I’m old enough now that I can admit that I was a virgin when I moved to Colorado. I’d never even seen a green chile (or jalapeno pepper) when I moved to Colorado. Growing up in Massachusetts in the 1960s, the only pepper I saw was black and ground plus some paprika in the goulash, and no Mexican, Thai or Indian food. I didn’t even know those green bells my mother served baked and stuffed were even related.  

When I first arrived in Boulder, I’d ask for “mild” green or red sauce when we ate these exotic things called burritos and it was still too hot.

But eventually, and thankfully, my tolerance for heat increased.

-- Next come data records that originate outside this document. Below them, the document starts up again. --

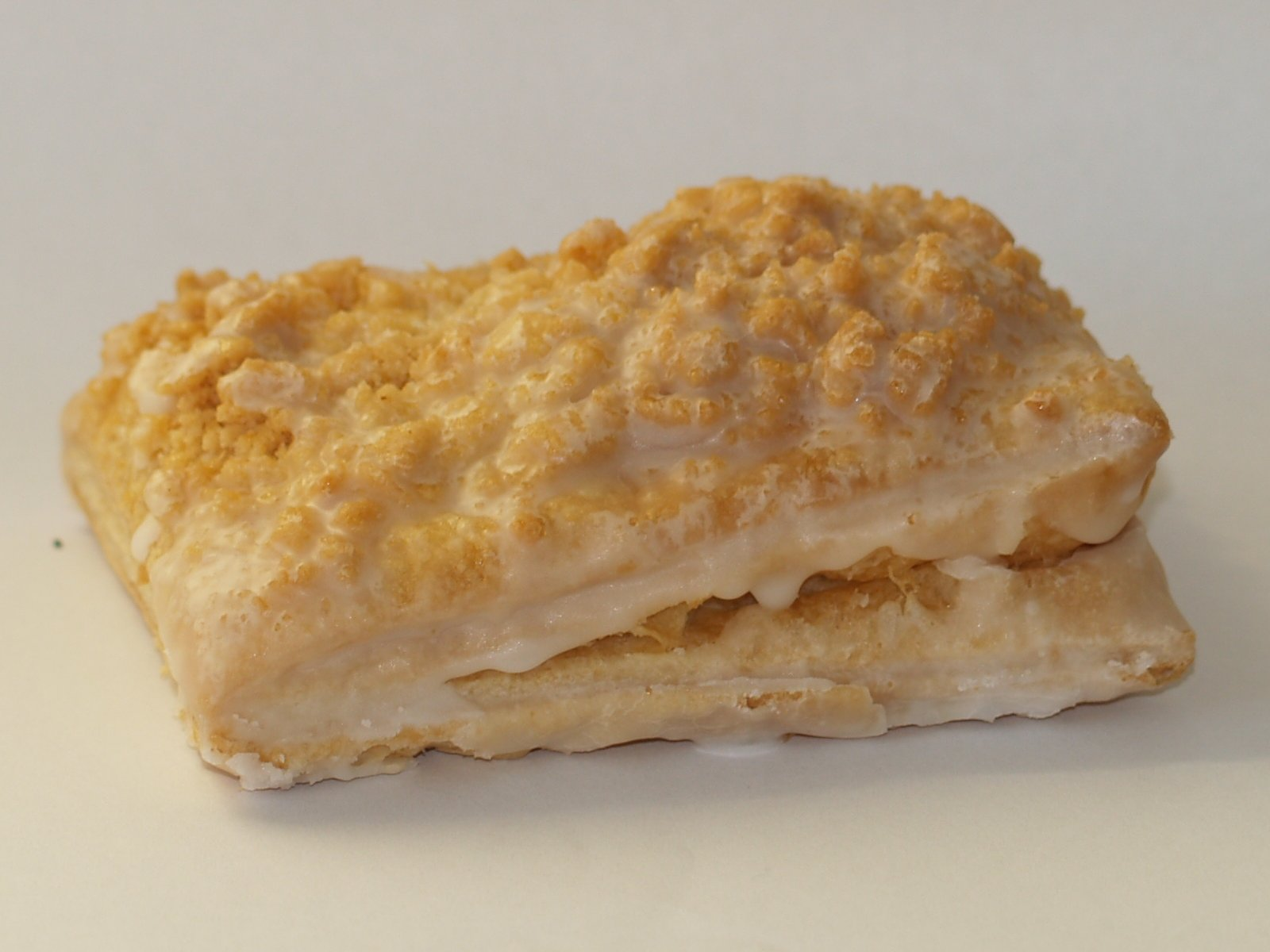 Prasselkuchen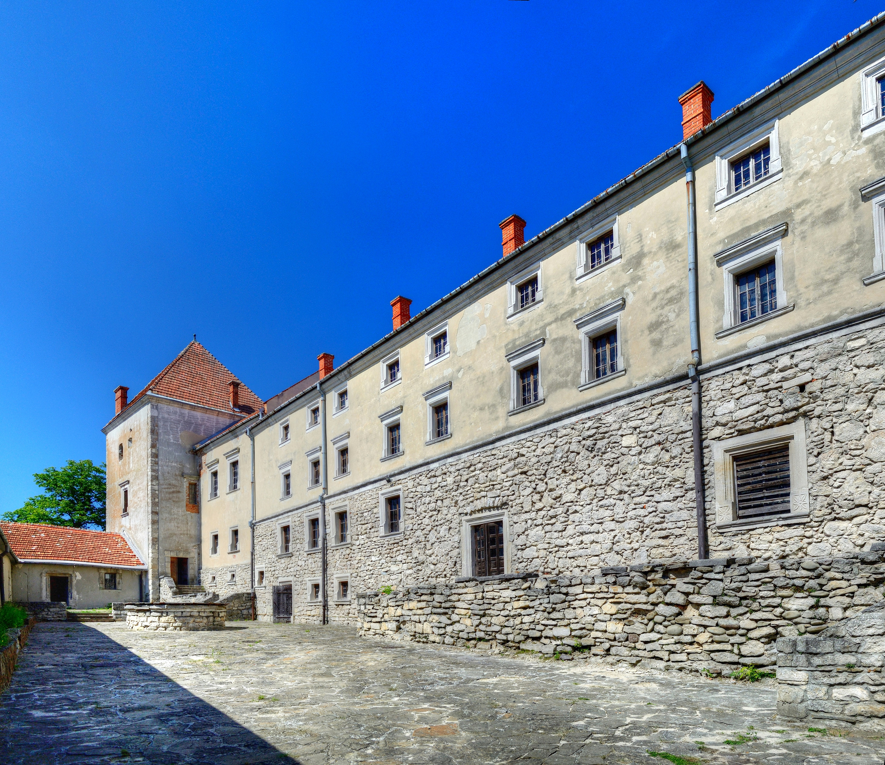 Нижній двір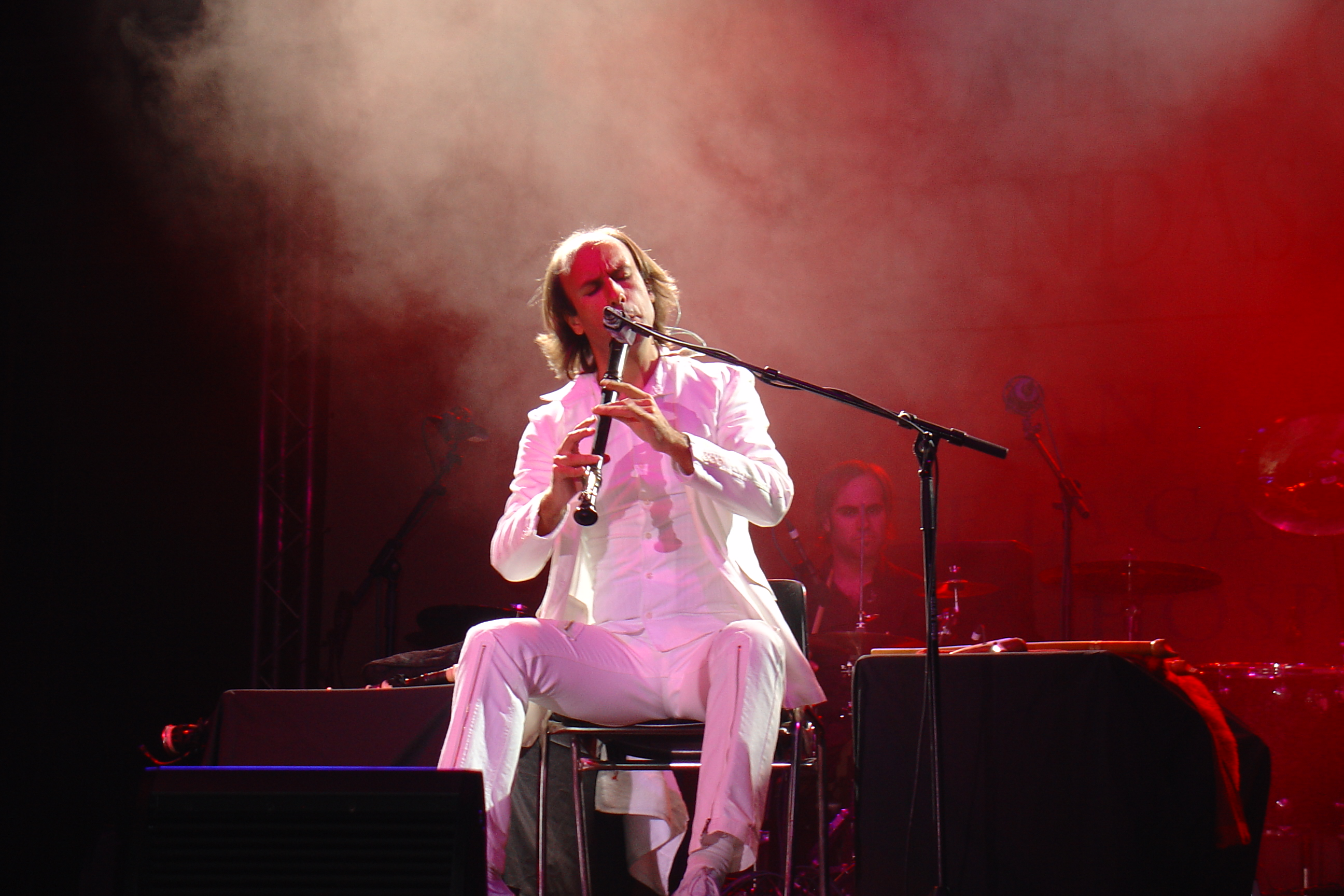 Actuación de Carlos Núñez en La Farga de L'Hospitalet (BCN)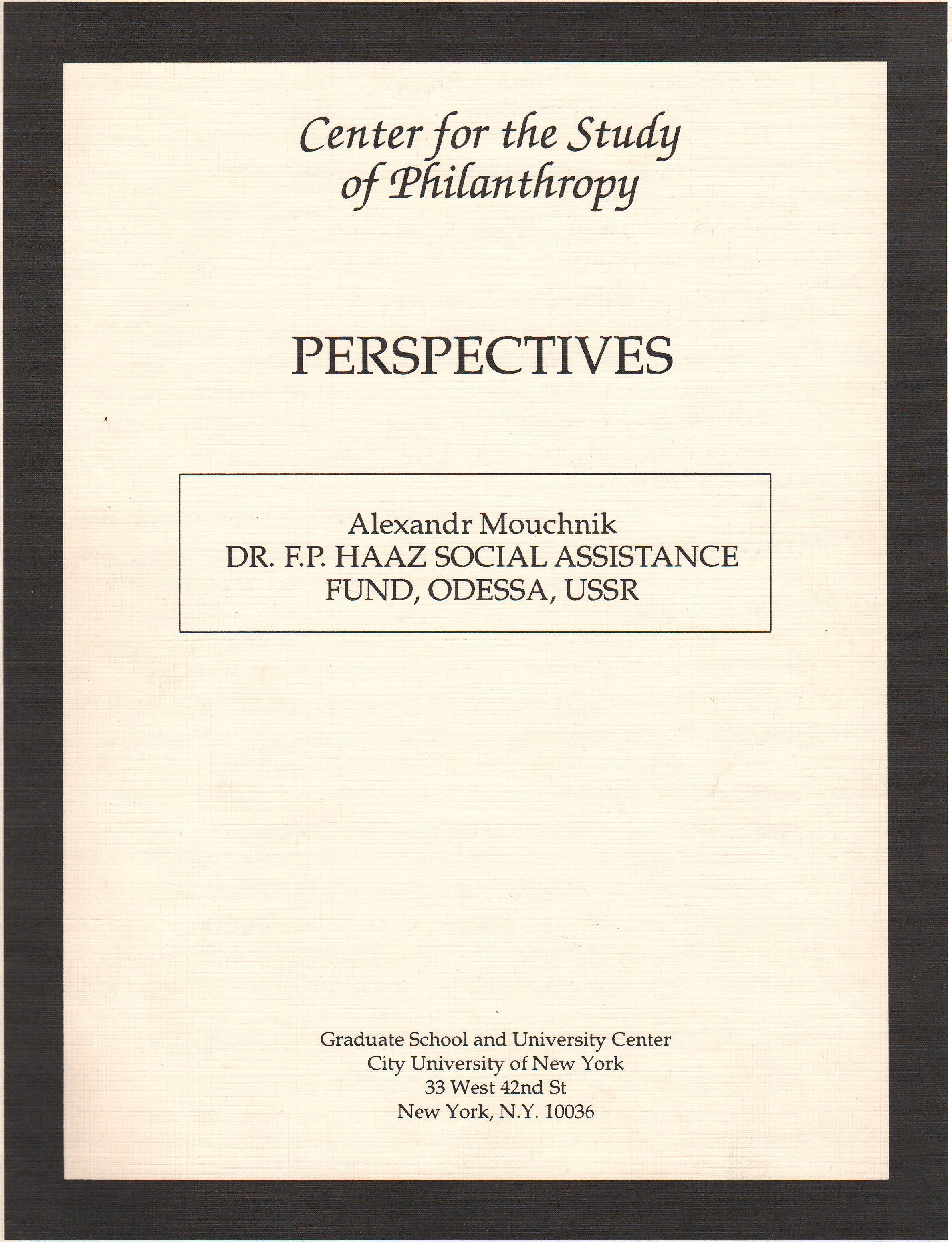 Русиньскый: Перспективы 1

It was confusing, too, because “chile” was the word for the pepper pod as well as a sauce poured over my burrito and could also be spelled “chili” and include beef and beans and be served in a little bowl and topped with cheese.

It was during a spur-of-the-moment fall road trip to New Mexico that I finally, really understood the magic of green chile.

At the foot of a little trailer parked next to the very old, very beautiful shrine at Chimayo, I ordered quesadillas. The cook took soft, fresh tortillas and layered in white cheese and peeled roasted chile pods and set it on a griddle.

The result of that meal was a religious experience. The quesadillas were one of the best things I had ever tasted to that point in my life—even though my entire mouth was in flames.  

Everywhere I went I was entranced by the smoky perfume emanating from the roadside green chile-roasting stands that line the roads.

I bought a bushel of “mild” and watched as the green pods were dumped into metal mesh barrel that was rotated over a blowtorch until charred.

And then I walked away with a warm plastic bag that I tucked in the car for the long drive back to Colorado the next day. The aroma infused into the seats and stayed there for a week.

At home a friend explained to me the green chile ritual. First, I put on heavy rubber gloves, and I was very careful about rubbing my eyes or elsewhere.

One pod at a time, I peeled off the blackened skin and stripped out the inner ribs and seeds. These chile filets were then frozen on cookie sheets and bagged for a winter’s worth of stews, beef dishes, pork loin stuffing, quiche and sauces.

Pinon pine forest, otherworldly clay red cliffs and the intense sun in a too blue sky are essential ingredients to life in Colorado and I smile…and sweat a bit…when I eat green chile stew with warm tortillas and a cold beer.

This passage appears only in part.